Notfallseelsorge im Rhein-Kreis Neuss gründet Förderverein

178 Einsätze im Rhein-Kreis Neuss in 2018: Notfallseelsorge gründet Förderverein

Die Notfallseelsorge Neuss feiert in diesem Jahr 20-jähriges Bestehen. Sie ist im gesamten Rhein-Kreis unterwegs, hat pro Jahr zwischen 170 und 180 Einsätze. Ein Förderverein soll die Arbeit unterstützen. Er wird am Donnerstag gegründet.

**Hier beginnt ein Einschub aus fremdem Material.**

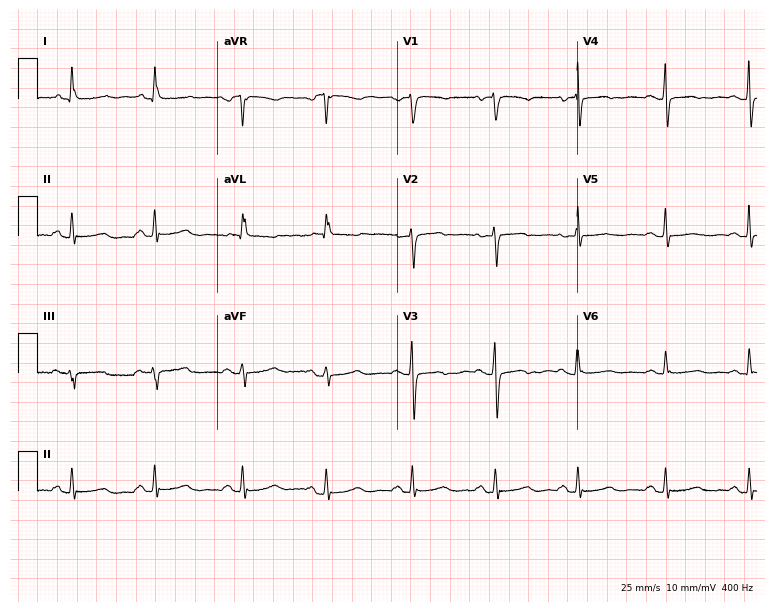
Electrocardiogram (7.3-second recording at 400 Hz), a man, 49 years old. Of the six screened findings (first-degree AV block, right bundle branch block (RBBB), left bundle branch block (LBBB), sinus bradycardia, atrial fibrillation (AF), sinus tachycardia), none is recorded. Other findings, if any, are not listed.

Notfallseelsorge ist „Erste Hilfe an der Seele“. Die Mitarbeiter, alle ehrenamtlich im Einsatz, begleiten Menschen, die durch einen Unfall, ein traumatisches Erlebnis oder den plötzlichen Tod eines Angehörigen oder Freundes plötzlich in ihrer Lebenssituation erschüttert sind. Obwohl schon 1999 von der evangelischen Pfarrerin Angelika Ludwig gegründet, wurde die Seelsorge erst richtig bekannt, als die Mitarbeiter 2012 nach dem tödlichen Messerangriff auf eine Mitarbeiterin des Neusser Jobcenters gerufen wurden, und dort über viele Wochen die zum Teil schwer traumatisierten Mitarbeiter betreuten, so dass die langsam wieder zu einem „normalen“ Arbeitsalltag finden konnten.

Im vergangenen Jahr waren es die beiden Badeunfälle am Kaarster See, wo ein vier Jahre alter Junge und ein 19-jähriger Mann ertranken. Auch bei dem Massenunfall auf der A57 bei Dormagen vor einigen Jahren waren die Mitarbeiter der Notfallseelsorge im Einsatz. 178 Einsätze waren es im vergangenen Jahr, insgesamt 432 Stunden. Informiert werden die Kräfte in der Regel von der Kreisleitstelle. Rund um die Uhr hat ein Notfallseelsorge-Assistent Bereitschaft. „Wenn er angerufen wird, dann holt er den Notfallseelsorger ab“, sagt Angelika Ludewig. Sie erklärt den sogenannten Neusser Weg, nämlich das Ausrücken von zwei Personen. „Nur so kann sich der Seelsorger ausschließlich um die Betroffenen kümmern und muss vor Ort nichts organisieren. Das erledigt der Assistent, der in der Regel aus den Reihen der Feuerwehr oder anderer Hilfsorganisationen kommt.“ Aktuell sind es zwölf Assistenten, wobei gerade 16 eine Ausbildung (180 Stunden) machen. Die Notfallseelsorger sind Geistliche beider Konfessionen und speziell ausgebildete Ehrenamtler.

Träger der Seelsorge sind der evangelische Kirchenkreis Gladbach-Neuss sowie der Verband der Katholischen Kirchengemeinden des Kölner Erzbistums im Rhein-Kreis. 10.000 Euro stehen pro Jahr zu Verfügung. Erst im vergangenen Jahr musste ein neues Einsatzfahrzeug gekauft werden, Kosten: 42.000 Euro. „Da es immer wieder Menschen gibt, die uns Geld spenden, haben wir uns jetzt entschlossen, einen Förderverein zu gründen“, sagt Ludwig. Und das aus ganz pragmatischen Gründen: Denn jede Spende werde als Einnahme verbucht und auf die 10.000 Euro Budget angerechnet, erklärt sie. Ein gemeinnütziger Verein könne außerdem Spendenquittungen ausstellen. „Und wir können von Institutionen Geld bekommen, die nicht direkt an Kirchen spenden“, fährt die Pfarrerin fort. Gründungsversammlung des neuen Vereins ist am Donnerstag, 18 Uhr in den Räumen der Johanniter-Unfall-Hilfe an der Hellersbergstraße 7. Kommen kann jeder, auch wenn er sich zunächst einmal nur informieren möchte. Gewählt wird der Vorstand.

Die Schirmherrschaft über den Verein übernimmt der Dormagener Bürgermeister Erik Lierenfeld. „Erik Lierenfeld hat bei dem Einsatz im Jobcenter 2012 unsere Arbeit hautnah miterlebt, weil er damals noch dort gearbeitet hat“, so Angelika Ludwig. Stimmt die Gründerversammlung zu, dann zahlen Erwachsene künftig 24 Euro Beitrag pro Jahr, Schüler, Studenten, Azubis, Rentner und Schwerbehinderte zwölf Euro und juristische Personen 150 Euro – mindestens, denn wer mehr geben möchte, der wird daran sicher nicht gehindert.